States wasn’t even a good game. Sacred Heart’s All-American went down in the first quarter with a twisted ankle and his father ran down from the stands and told the coach that if he played him another minute he’d file a lawsuit for every penny the boy would have made in the pros. The kid was six foot seven and sixteen.
I was a head taller than their next biggest guy. I went off for sixty. A state record. The men in the front row with suits beamed as they pecked on tablets. Sacred Heart admitted defeat and pulled their starters and cleared the bench with five minutes to go while I was at the free-throw line. I focused on the back rim and saw Brendan hanging from the hoop after his game-winning dunk just a year ago. I scanned the top row of the stands and saw Ed with his straw-colored hair and caulk-stained sweatshirt. The suited men tapped each other on the shoulder and pointed towards me. I needed one more point until sixty. The shot didn’t even touch the rim. My skin was sticky with Gatorade as they hoisted me up after the game.
Dad was laughing on the couch when I got home. Whiskey by his side and the local TV replaying a dunk I had before halftime.
“We’re going to be rich,” he said. And he kept laughing until he doubled over to a coughing fit.
I heard a ball bounce on the pavement and I walked out the door and across the street to the park. Two kids in winter coats were huddled next to the chain-link fence with a stick. “Should we poke it?” One of Ed’s signs on the telephone pole blew in the wind. I crossed the road.

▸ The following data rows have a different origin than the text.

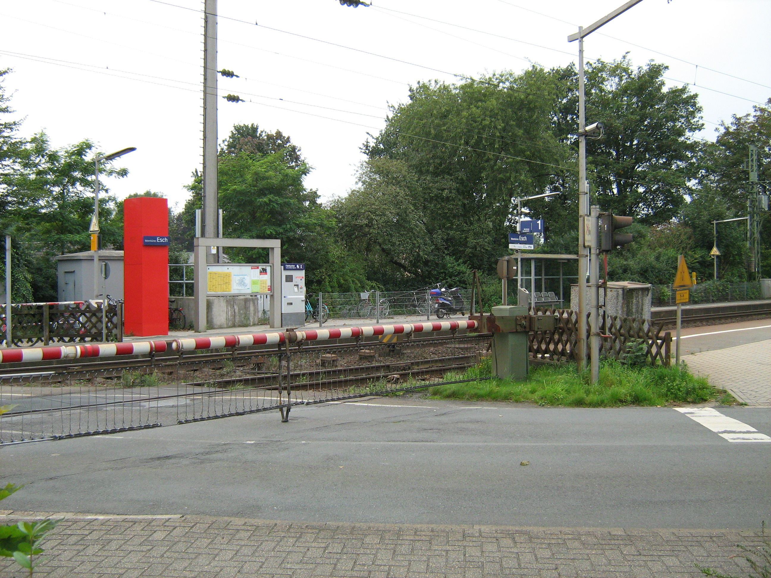 Haltestelle + Bahnübergang der Stadt Ibbenbüren im Ortsteil Esch
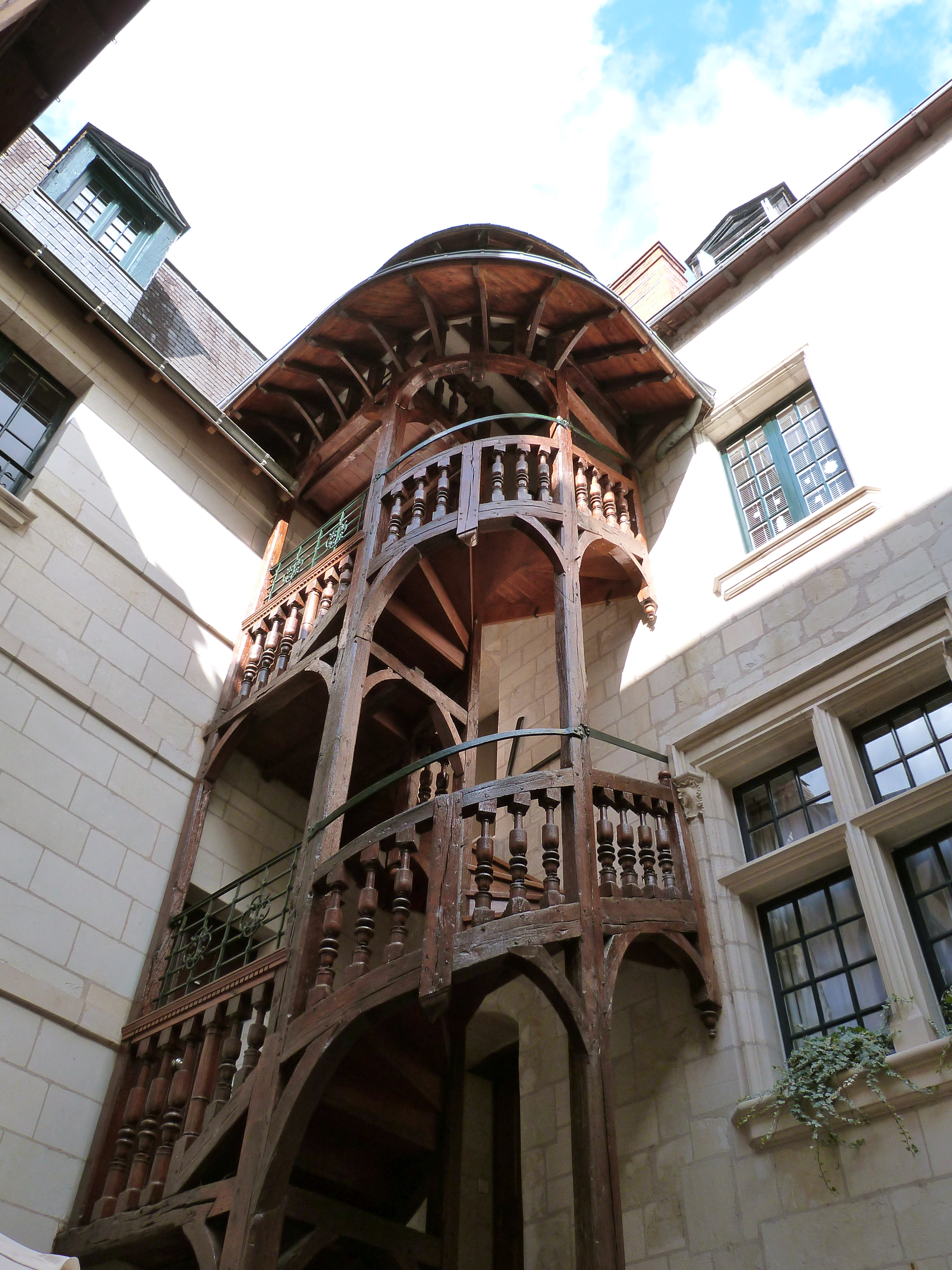 Hôtellerie du Panier Fleury, 2 rue du Panier-Fleuri (Inscrit, 1946) .
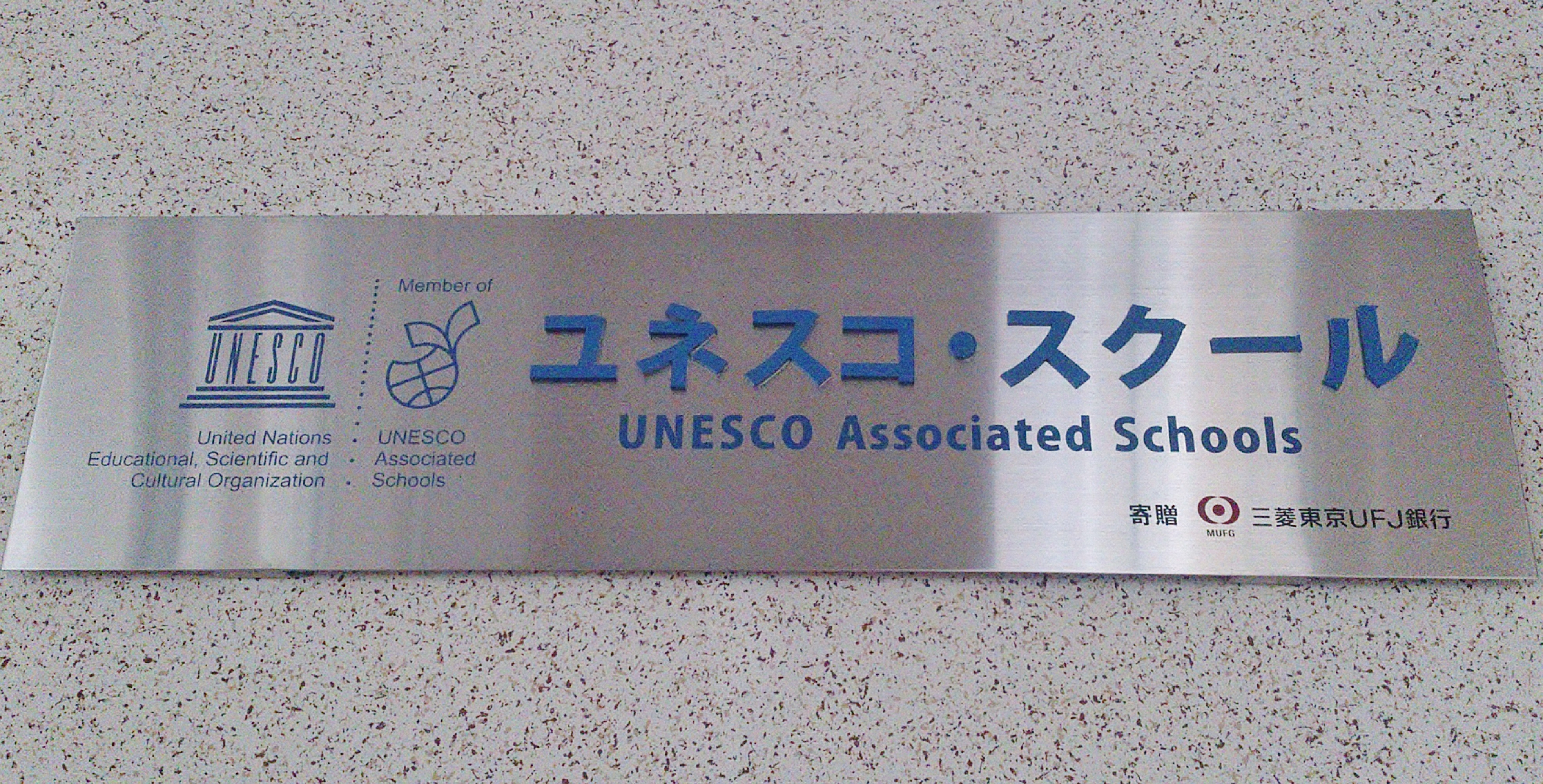 新潟県 長岡市 南町二丁目 長岡市立 南中学校 にて撮影

Lady lay curled into a stiff ball against the fence with her paw over her face. The light snow made a thin blanket over her gray body. The boys parted and I crept forward and nudged her with my foot but she was stiff. I nudged her again and her paw slid off her face and her eyes were closed. Eyelashes frozen with snow.

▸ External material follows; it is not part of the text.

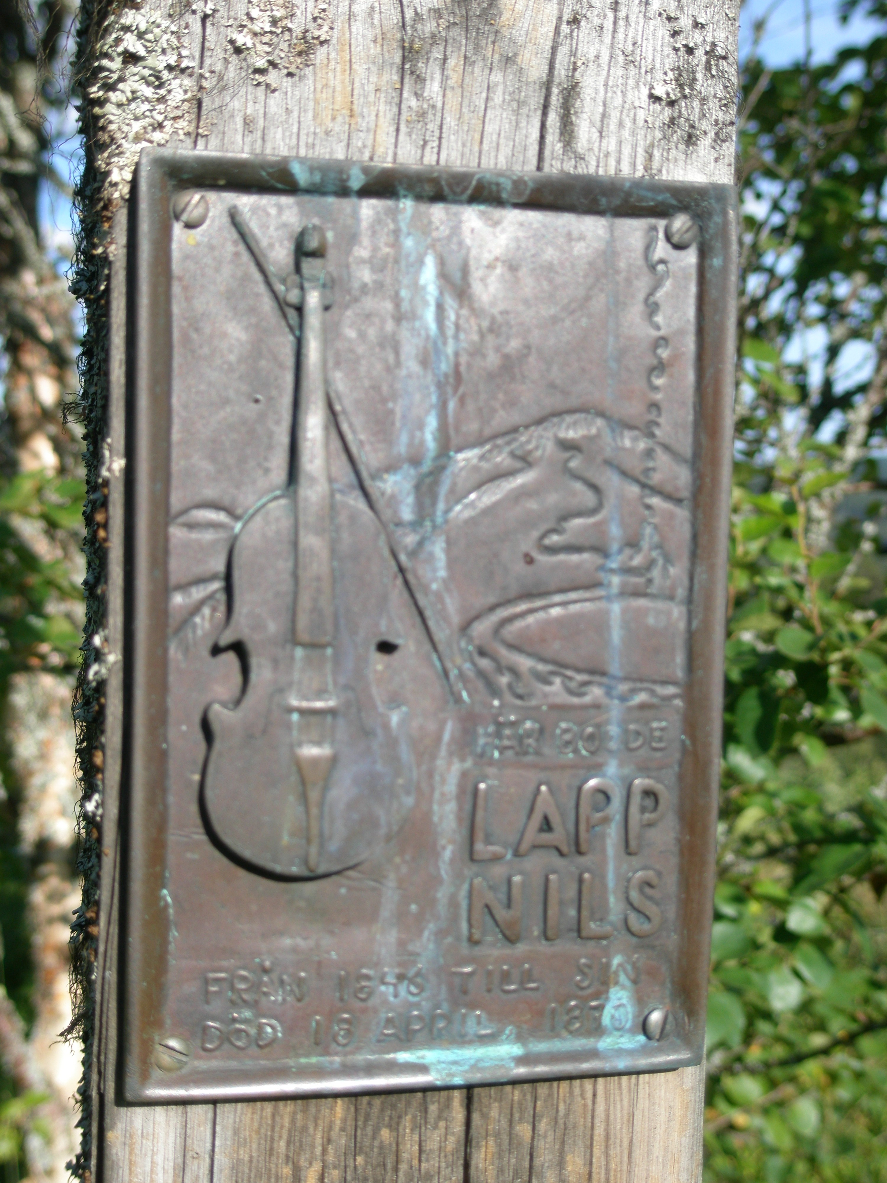 Minnesmärke vid LappNilstorpet i Önet, Offerdals socken, Krokoms kommun, Jämtland, Sverige.

I looked up at Ed’s house. A five-bedroom palace. Cement-board siding, copper gutters and big bay windows. I thought I saw a face in the glass but it was just the reflection of the moon. Then I looked across the street and the light from the TV flickered through Ed’s replacement window. I looked back down at Lady and her eyes flickered and she let out a weak groan. I opened my jacket and lay down next to her and warmed her against me. Her frozen fur melted against my body. I closed my eyes and pretended she was Brendan. Then her breath thickened and I picked her up—cold and stiff—and she whimpered as I carried her home.